• Naaan, je ne parlerai pas de l'excellente série télévisée, je parlerai seulement de cette mauvaise journée.

    Aujourd'hui donc, réponse négative pour un CDD de 6 mois à 50 bornes de chez moi dans une médiathèque...Pfff! J'en ai marre de cette recherche de taf, mais j'en ai marre!

    Vivent les jeunes diplômés auxquels on laisse toutes leurs chances! Il se trouve que là, je me fais griller ma place par un fils à papa de la mairie auquel il serait mal venu de refuser ce poste.

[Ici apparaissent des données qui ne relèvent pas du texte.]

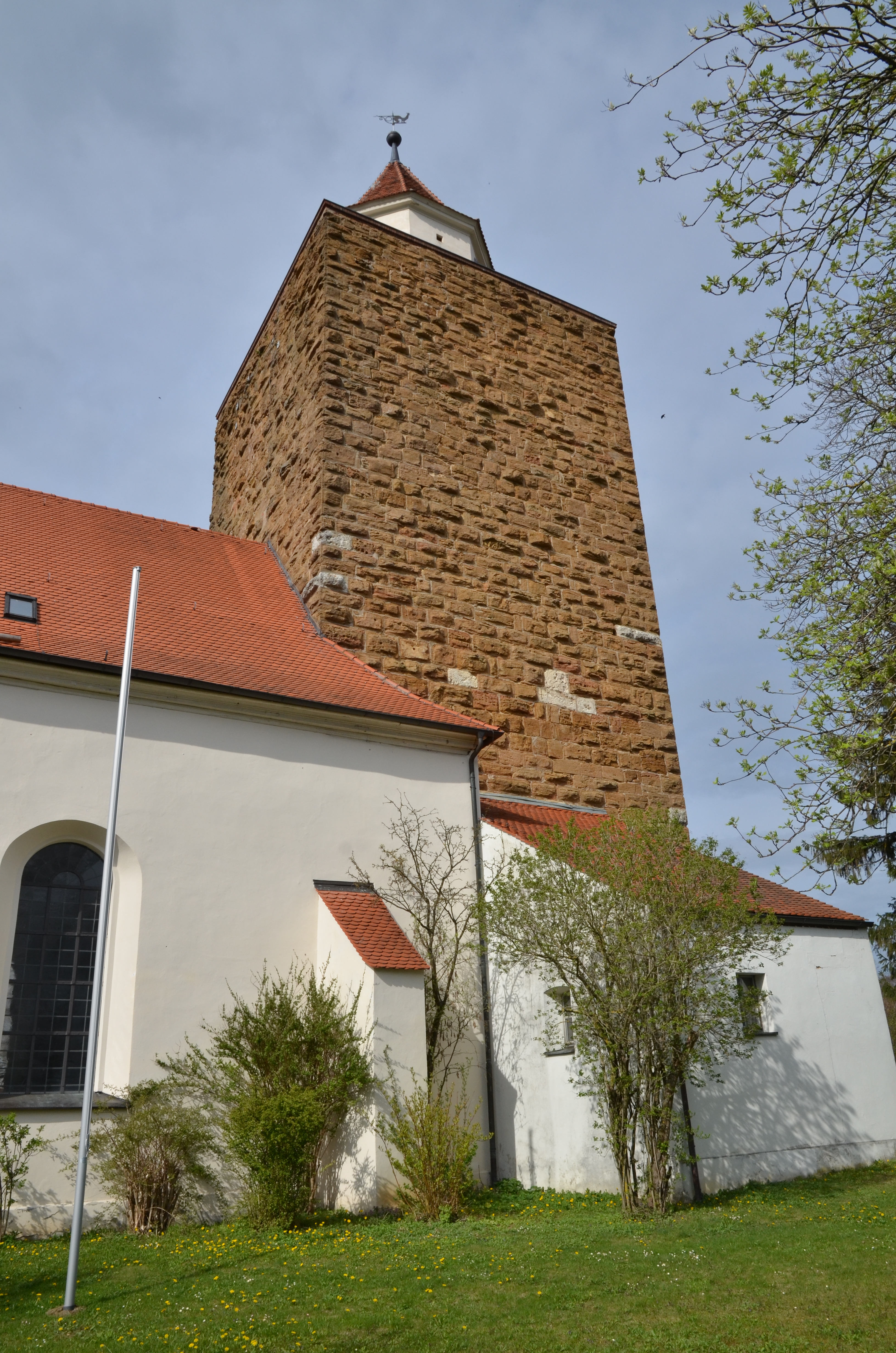 evang.-luth. Kirche St. Johannes der Täufer in Hohentrüdingen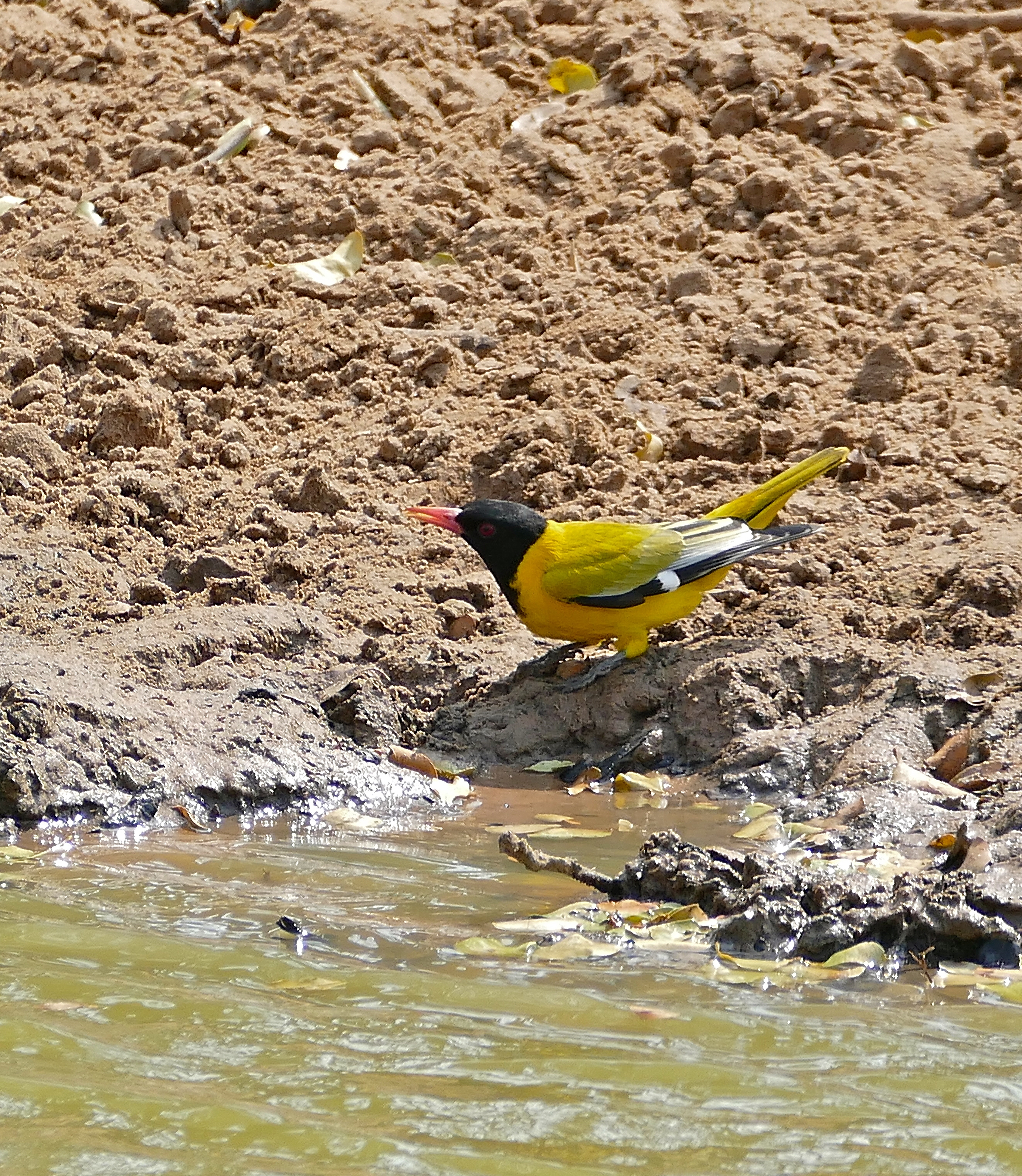 kuMasinga Hide, uMkhuze Game Reserve, Kwazulu-Natal, SOUTH AFRICA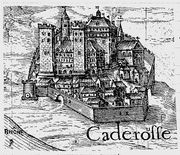 Dessin ancien de Caderousse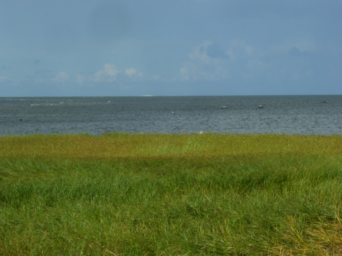 Vaade Kakralaiule Sääre ninalt (Pühalepa vald, Hiiu maakond)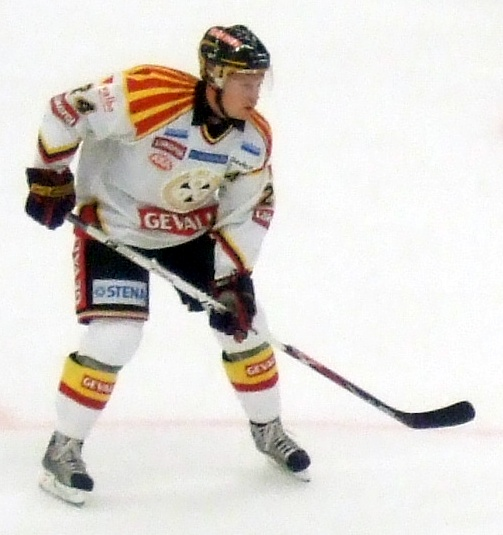 Ice hockey player Mads Hansen of Brynäs IF in Gärdehov, Sundsvall, Sweden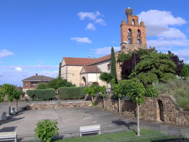 Iglesia de Villaveza

Dixit mon ancien tuteur de stage qui l'a entendu de la bouche du DRH...

    Et voilà, c'est reparti comme avant les vacances: je vais envoyer des candidatures spontanées par dizaine (j'ai quadrillé la Normandie, ben maintenant je vais attaquer la région parisienne: youpi), et je vais fureter, à l'affût de la moindre annonce susceptible de m'intéresser.

    Mais avant, je vais reprendre contact avec un maire adjoint à la culture pour voir si l'entretien qu'il me proposait tient toujours. Pour un CDD de 5 mois à "pétaouchnock les oies"... à mi-temps! Le point positif dans tout ça, c'est que c'est bien dans le spectacle vivant (jeune public et cirque) et que c'est un poste de chargée des relation aux publics. Pile poil ce que je veux faire.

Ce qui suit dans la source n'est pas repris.